Iceberg REST Gateway (Floecat)¶
This module (protocol-gateway/iceberg-rest) implements the Apache Iceberg REST catalog contract on top of Floecat’s gRPC services. The gateway translates HTTP requests into the existing table, namespace, view, snapshot, planning, and connector APIs so Iceberg clients (Trino, DuckDB, Spark, custom services) can manage Floecat tables without native gRPC bindings.
Scope and Goals¶
- Protocol adapter: expose the official Iceberg REST catalog surface while reusing Floecat’s authentication, tenancy, logging, and connector infrastructure.
- Parity with Iceberg REST spec: support namespace CRUD, table CRUD/commit/register, view CRUD/commit, scan planning (
/plan+/tasks), table-level credentials, and transactional commit via Iceberg table-change payloads. - Single catalog focus: one Floecat catalog per REST prefix (multi-catalog ACID transactions remain out of scope).
- Reusability: keep Iceberg-specific plumbing isolated, allowing additional protocols to reuse the same staging, metadata, and connector services.
Non-goals for the current release:
- Serving manifests/files directly from the gateway.
- Async/streaming scan planning.
- Stats persistence (metrics payloads are validated and logged, not stored).

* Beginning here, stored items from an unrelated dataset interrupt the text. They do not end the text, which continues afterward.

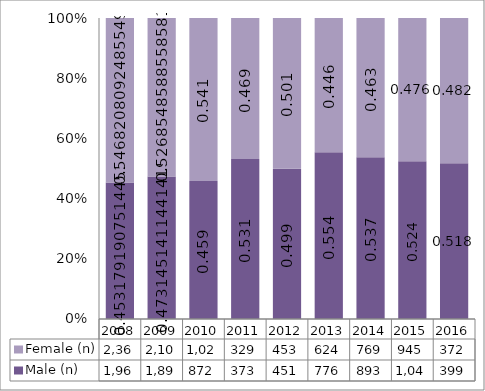
| Category | Male (n) | Female (n) |
|---|---|---|
| 2008.0 | 1960 | 2365 |
| 2009.0 | 1894 | 2109 |
| 2010.0 | 872 | 1029 |
| 2011.0 | 373 | 329 |
| 2012.0 | 451 | 453 |
| 2013.0 | 776 | 624 |
| 2014.0 | 893 | 769 |
| 2015.0 | 1042 | 945 |
| 2016.0 | 399 | 372 |
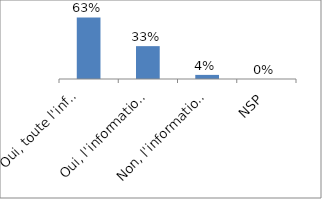
| Category | Series 0 |
|---|---|
| Oui, toute l'information est présentée_x000d_  | 0.625 |
| Oui, l'information est présentée | 0.333 |
| Non, l'information n'est pas présentée | 0.042 |
| NSP | 0 |
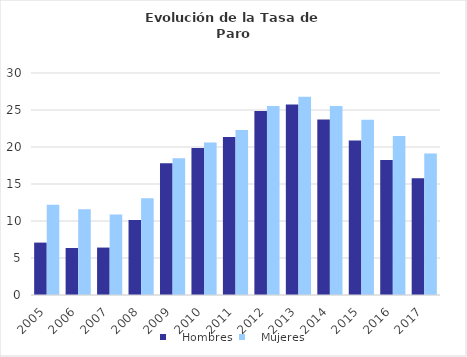
| Category |    Hombres |    Mujeres |
|---|---|---|
| 2005.0 | 7.08 | 12.2 |
| 2006.0 | 6.35 | 11.6 |
| 2007.0 | 6.41 | 10.89 |
| 2008.0 | 10.13 | 13.09 |
| 2009.0 | 17.82 | 18.49 |
| 2010.0 | 19.85 | 20.61 |
| 2011.0 | 21.34 | 22.29 |
| 2012.0 | 24.88 | 25.53 |
| 2013.0 | 25.73 | 26.79 |
| 2014.0 | 23.73 | 25.53 |
| 2015.0 | 20.893 | 23.672 |
| 2016.0 | 18.234 | 21.485 |
| 2017.0 | 15.762 | 19.131 |
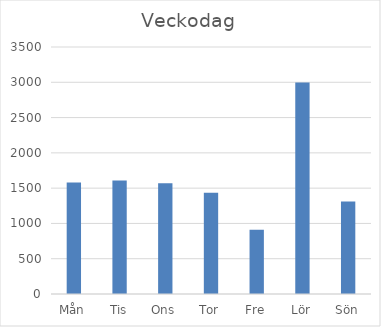
| Category | Summa |
|---|---|
| Mån | 1580 |
| Tis | 1609 |
| Ons | 1568 |
| Tor | 1435 |
| Fre | 912 |
| Lör | 2996 |
| Sön | 1311 |
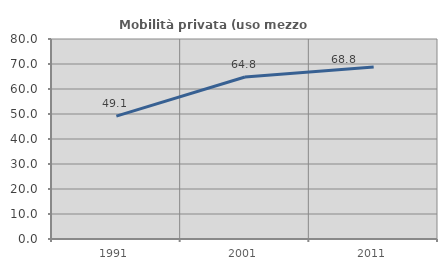
| Category | Mobilità privata (uso mezzo privato) |
|---|---|
| 1991.0 | 49.126 |
| 2001.0 | 64.815 |
| 2011.0 | 68.803 |
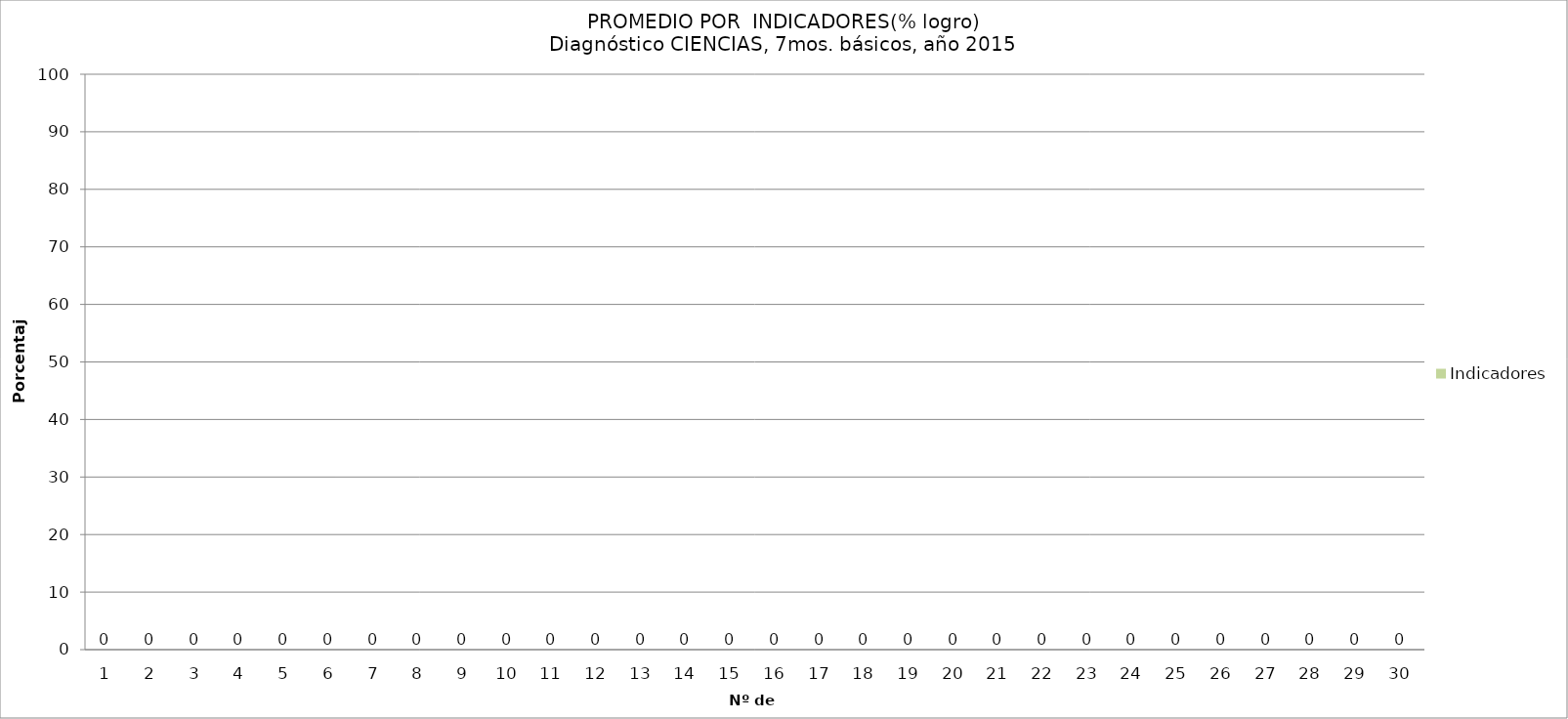
| Category | Indicadores |
|---|---|
| 0 | 0 |
| 1 | 0 |
| 2 | 0 |
| 3 | 0 |
| 4 | 0 |
| 5 | 0 |
| 6 | 0 |
| 7 | 0 |
| 8 | 0 |
| 9 | 0 |
| 10 | 0 |
| 11 | 0 |
| 12 | 0 |
| 13 | 0 |
| 14 | 0 |
| 15 | 0 |
| 16 | 0 |
| 17 | 0 |
| 18 | 0 |
| 19 | 0 |
| 20 | 0 |
| 21 | 0 |
| 22 | 0 |
| 23 | 0 |
| 24 | 0 |
| 25 | 0 |
| 26 | 0 |
| 27 | 0 |
| 28 | 0 |
| 29 | 0 |

REST Surface vs Floecat gRPC¶
| Iceberg REST surface | Floecat service(s) | Notes |
|---|---|---|
/v1/config |
Gateway config only | Synthesizes prefixes, default properties, supported endpoints; warehouse is optional and defaults to the configured prefix. |
| Namespace CRUD | NamespaceService |
Includes property mutation and existence checks (HEAD); create returns 200 with CreateNamespaceResponse. |
| Table CRUD, commit, register | TableService, SnapshotService, connector services |
Stage-create uses staged metadata; commit delegates to transactional commit orchestration. Register imports Iceberg metadata via TableMetadataImportService. |
| Table rename/move | TableService.UpdateTable |
Uses field masks for namespace + display name changes. |
/tables/{table}/plan, /tasks |
QueryService, PlanTaskManager |
Runs synchronous planning, persists result, and exposes per-task payloads; failures return error responses (not 200). |
/tables/{table}/credentials |
ConnectorClient + gateway defaults |
Returns vended credentials based on access delegation mode (defaults to gateway config). |
/tables/{table}/metrics |
Logging only | Validates payloads; wiring to TableStatisticsService is future work (spec has no stats surface). |
/tables/rename, /transactions/commit |
Table services + transaction service | Validates requirement/update payloads and commits all table changes in one backend transaction (with idempotent replay). |
| View CRUD/commit/rename | ViewService + ViewMetadataService |
Maintains Iceberg view schemas, versions, and summaries. |
/oauth/tokens |
Disabled | Floecat uses existing auth headers; endpoint returns OAuth error unsupported_grant_type (400). |
/register-view |
ViewService + ViewMetadataService |
Registers an Iceberg view from a metadata location. |
| Snapshots/history endpoints | Not in OpenAPI | Snapshot metadata is surfaced via table load/commit responses; gRPC snapshot APIs are used internally for writes. |
| Schema fetch endpoints | Not in OpenAPI | Schema gRPC stubs exist but no REST endpoint calls them today. |
Module & Package Layout¶
protocol-gateway/iceberg-rest/
├── src/main/java/ai/floedb/floecat/gateway/iceberg/rest
│ ├── api/ # Request/response DTOs & serializers
│ ├── common/ # Cross-cutting helpers (context factory, filters, error mappers, metadata utils)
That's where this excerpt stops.